PROBLEM DESCRIPTION. Please write out the listing exactly, leaving each picture out.
>>
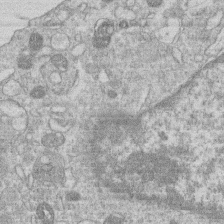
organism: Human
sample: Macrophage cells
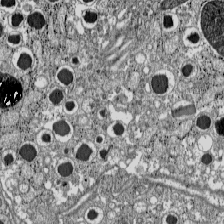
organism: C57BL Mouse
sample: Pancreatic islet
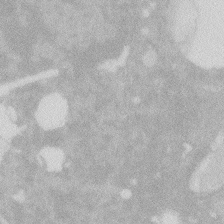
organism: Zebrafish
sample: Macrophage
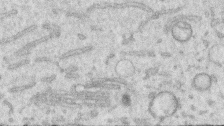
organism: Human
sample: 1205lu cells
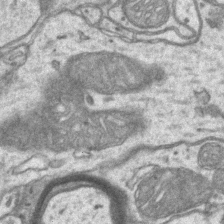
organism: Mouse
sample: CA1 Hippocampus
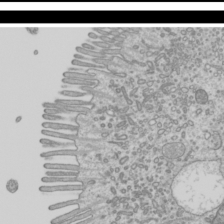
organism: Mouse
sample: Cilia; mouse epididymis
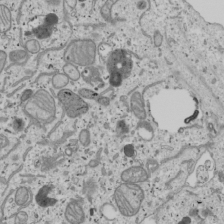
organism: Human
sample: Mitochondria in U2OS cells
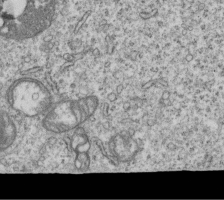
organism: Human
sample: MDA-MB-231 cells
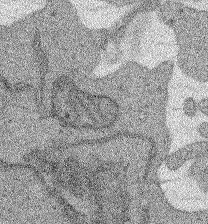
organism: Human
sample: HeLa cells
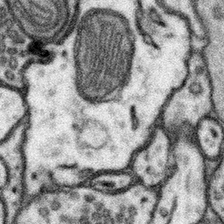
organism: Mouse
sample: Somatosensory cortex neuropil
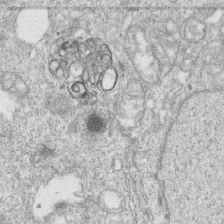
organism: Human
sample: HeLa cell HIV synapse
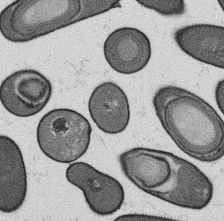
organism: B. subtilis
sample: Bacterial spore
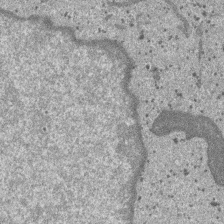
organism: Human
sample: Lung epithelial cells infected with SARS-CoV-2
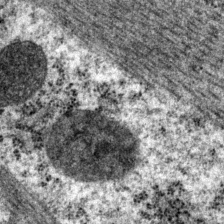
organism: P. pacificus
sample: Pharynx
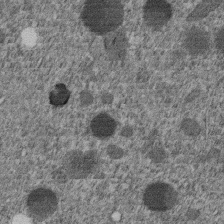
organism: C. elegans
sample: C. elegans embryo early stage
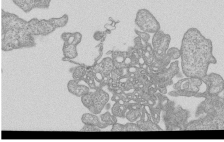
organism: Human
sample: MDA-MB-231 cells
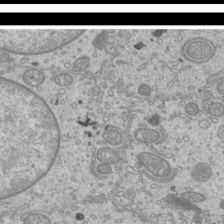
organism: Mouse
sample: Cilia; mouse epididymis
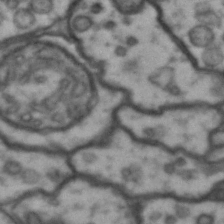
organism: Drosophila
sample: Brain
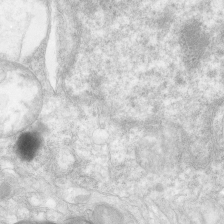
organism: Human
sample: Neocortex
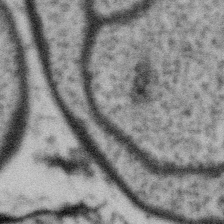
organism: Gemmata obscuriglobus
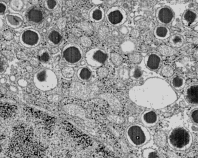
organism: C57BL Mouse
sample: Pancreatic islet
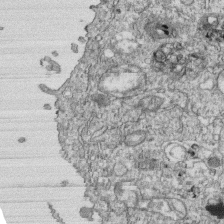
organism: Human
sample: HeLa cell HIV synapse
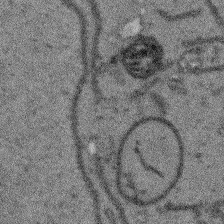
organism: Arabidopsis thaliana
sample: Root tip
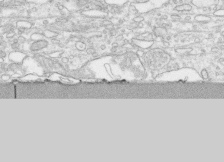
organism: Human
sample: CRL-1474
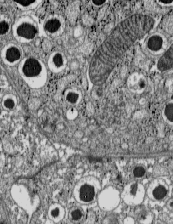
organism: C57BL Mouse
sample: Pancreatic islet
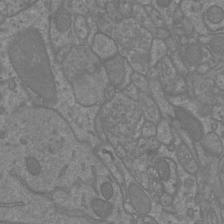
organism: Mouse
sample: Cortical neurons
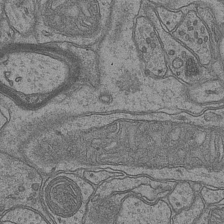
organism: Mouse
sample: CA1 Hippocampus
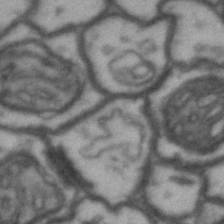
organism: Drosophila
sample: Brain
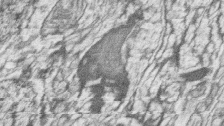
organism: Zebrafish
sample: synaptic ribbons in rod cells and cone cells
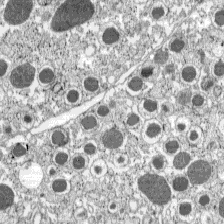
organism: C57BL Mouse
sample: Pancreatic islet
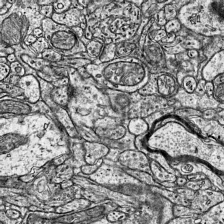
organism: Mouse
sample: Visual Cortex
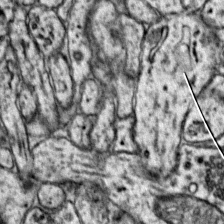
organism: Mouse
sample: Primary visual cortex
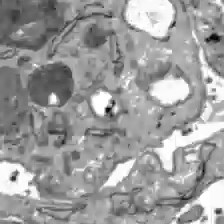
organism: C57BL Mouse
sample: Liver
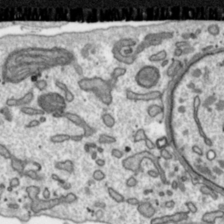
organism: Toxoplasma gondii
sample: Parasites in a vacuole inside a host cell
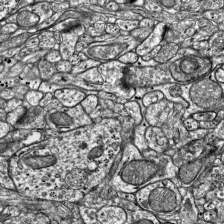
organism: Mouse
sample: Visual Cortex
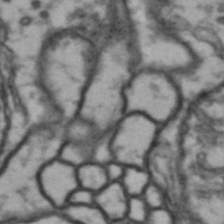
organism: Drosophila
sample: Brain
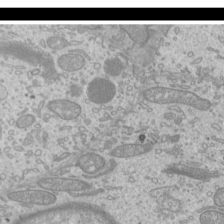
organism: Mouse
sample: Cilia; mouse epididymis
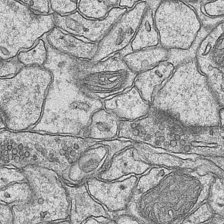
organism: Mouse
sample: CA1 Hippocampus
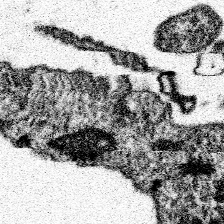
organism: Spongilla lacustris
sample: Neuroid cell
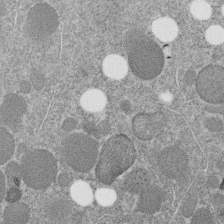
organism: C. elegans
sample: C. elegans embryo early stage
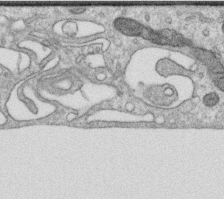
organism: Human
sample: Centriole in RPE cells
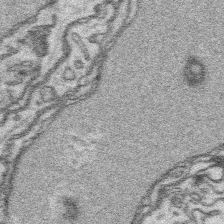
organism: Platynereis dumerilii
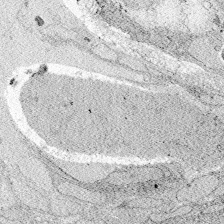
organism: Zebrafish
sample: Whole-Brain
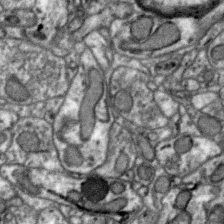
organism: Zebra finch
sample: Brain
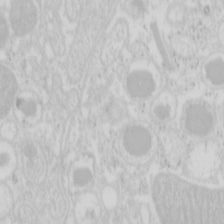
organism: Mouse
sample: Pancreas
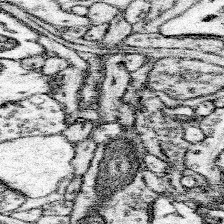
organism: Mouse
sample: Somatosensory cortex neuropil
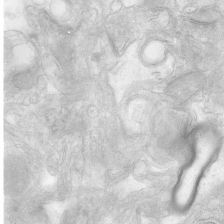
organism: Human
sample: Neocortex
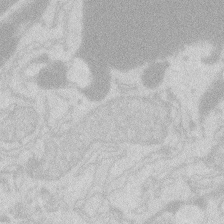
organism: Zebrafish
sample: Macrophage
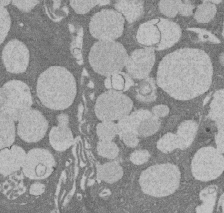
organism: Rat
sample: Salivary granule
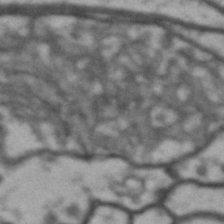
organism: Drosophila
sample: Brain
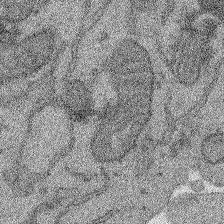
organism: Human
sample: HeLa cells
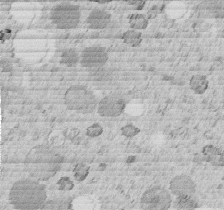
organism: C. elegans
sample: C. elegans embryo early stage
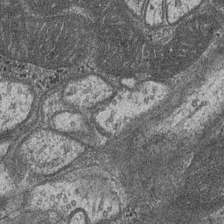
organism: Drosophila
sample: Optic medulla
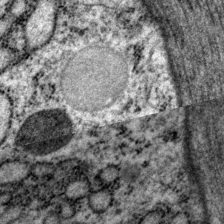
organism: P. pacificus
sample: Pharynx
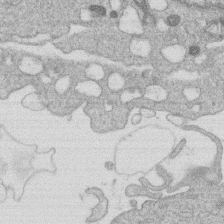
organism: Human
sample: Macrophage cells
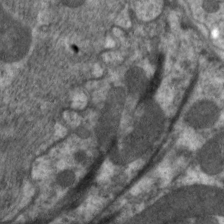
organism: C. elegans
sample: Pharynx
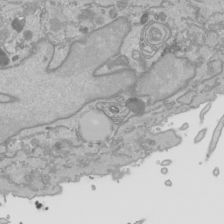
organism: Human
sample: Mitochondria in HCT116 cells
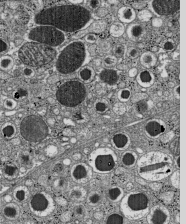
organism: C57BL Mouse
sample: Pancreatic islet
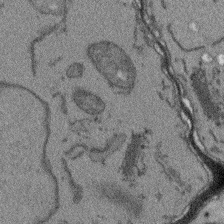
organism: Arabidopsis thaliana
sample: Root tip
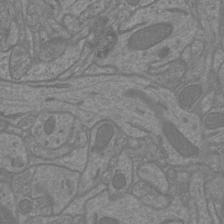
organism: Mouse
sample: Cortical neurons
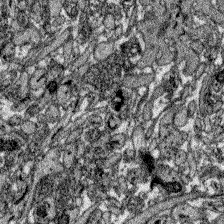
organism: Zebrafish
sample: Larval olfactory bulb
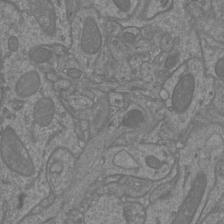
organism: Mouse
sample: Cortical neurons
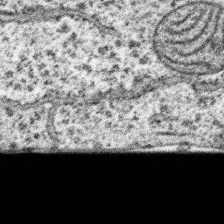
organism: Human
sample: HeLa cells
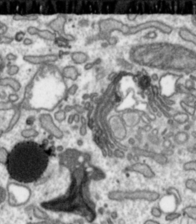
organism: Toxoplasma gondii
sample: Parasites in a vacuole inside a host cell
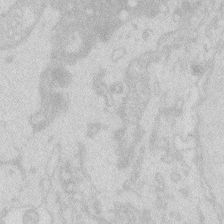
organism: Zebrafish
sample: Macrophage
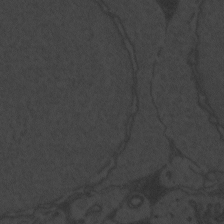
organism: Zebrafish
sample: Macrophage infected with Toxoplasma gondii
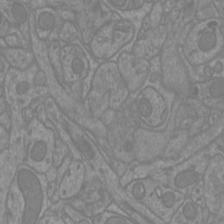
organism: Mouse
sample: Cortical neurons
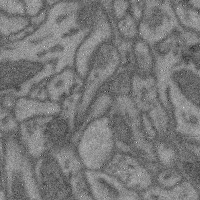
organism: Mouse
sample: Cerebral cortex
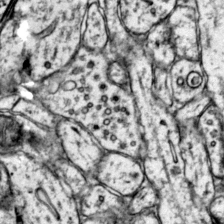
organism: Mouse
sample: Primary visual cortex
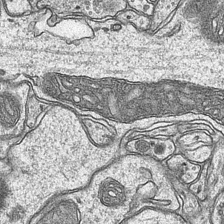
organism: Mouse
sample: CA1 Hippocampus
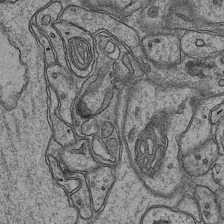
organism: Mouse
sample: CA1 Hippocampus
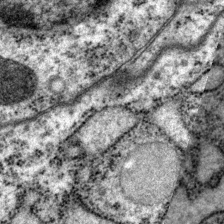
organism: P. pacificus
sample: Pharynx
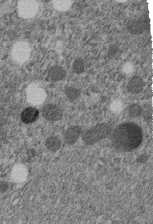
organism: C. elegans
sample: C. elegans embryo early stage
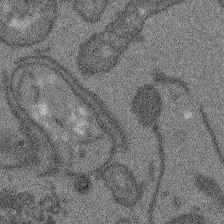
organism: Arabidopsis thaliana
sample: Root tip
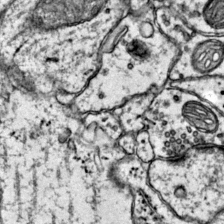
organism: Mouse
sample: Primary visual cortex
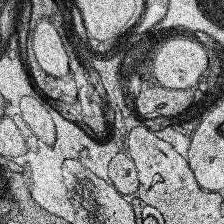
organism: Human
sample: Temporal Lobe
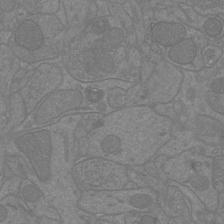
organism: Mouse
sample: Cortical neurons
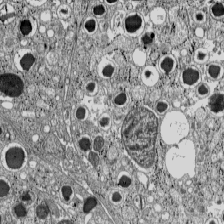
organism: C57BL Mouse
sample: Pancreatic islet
<<
RESPONSE.
organism: Human
sample: Macrophage cells
organism: C57BL Mouse
sample: Pancreatic islet
organism: Zebrafish
sample: Macrophage
organism: Human
sample: 1205lu cells
organism: Mouse
sample: CA1 Hippocampus
organism: Mouse
sample: Cilia; mouse epididymis
organism: Human
sample: Mitochondria in U2OS cells
organism: Human
sample: MDA-MB-231 cells
organism: Human
sample: HeLa cells
organism: Mouse
sample: Somatosensory cortex neuropil
organism: Human
sample: HeLa cell HIV synapse
organism: B. subtilis
sample: Bacterial spore
organism: Human
sample: Lung epithelial cells infected with SARS-CoV-2
organism: P. pacificus
sample: Pharynx
organism: C. elegans
sample: C. elegans embryo early stage
organism: Human
sample: MDA-MB-231 cells
organism: Mouse
sample: Cilia; mouse epididymis
organism: Drosophila
sample: Brain
organism: Human
sample: Neocortex
organism: Gemmata obscuriglobus
organism: C57BL Mouse
sample: Pancreatic islet
organism: Human
sample: HeLa cell HIV synapse
organism: Arabidopsis thaliana
sample: Root tip
organism: Human
sample: CRL-1474
organism: C57BL Mouse
sample: Pancreatic islet
organism: Mouse
sample: Cortical neurons
organism: Mouse
sample: CA1 Hippocampus
organism: Drosophila
sample: Brain
organism: Zebrafish
sample: synaptic ribbons in rod cells and cone cells
organism: C57BL Mouse
sample: Pancreatic islet
organism: Mouse
sample: Visual Cortex
organism: Mouse
sample: Primary visual cortex
organism: C57BL Mouse
sample: Liver
organism: Toxoplasma gondii
sample: Parasites in a vacuole inside a host cell
organism: Mouse
sample: Visual Cortex
organism: Drosophila
sample: Brain
organism: Mouse
sample: Cilia; mouse epididymis
organism: Mouse
sample: CA1 Hippocampus
organism: Spongilla lacustris
sample: Neuroid cell
organism: C. elegans
sample: C. elegans embryo early stage
organism: Human
sample: Centriole in RPE cells
organism: Platynereis dumerilii
organism: Zebrafish
sample: Whole-Brain
organism: Zebra finch
sample: Brain
organism: Mouse
sample: Pancreas
organism: Mouse
sample: Somatosensory cortex neuropil
organism: Human
sample: Neocortex
organism: Zebrafish
sample: Macrophage
organism: Rat
sample: Salivary granule
organism: Drosophila
sample: Brain
organism: Human
sample: HeLa cells
organism: C. elegans
sample: C. elegans embryo early stage
organism: Drosophila
sample: Optic medulla
organism: P. pacificus
sample: Pharynx
organism: Human
sample: Macrophage cells
organism: C. elegans
sample: Pharynx
organism: Human
sample: Mitochondria in HCT116 cells
organism: C57BL Mouse
sample: Pancreatic islet
organism: Arabidopsis thaliana
sample: Root tip
organism: Mouse
sample: Cortical neurons
organism: Zebrafish
sample: Larval olfactory bulb
organism: Mouse
sample: Cortical neurons
organism: Human
sample: HeLa cells
organism: Toxoplasma gondii
sample: Parasites in a vacuole inside a host cell
organism: Zebrafish
sample: Macrophage
organism: Zebrafish
sample: Macrophage infected with Toxoplasma gondii
organism: Mouse
sample: Cortical neurons
organism: Mouse
sample: Cerebral cortex
organism: Mouse
sample: Primary visual cortex
organism: Mouse
sample: CA1 Hippocampus
organism: Mouse
sample: CA1 Hippocampus
organism: P. pacificus
sample: Pharynx
organism: C. elegans
sample: C. elegans embryo early stage
organism: Arabidopsis thaliana
sample: Root tip
organism: Mouse
sample: Primary visual cortex
organism: Human
sample: Temporal Lobe
organism: Mouse
sample: Cortical neurons
organism: C57BL Mouse
sample: Pancreatic islet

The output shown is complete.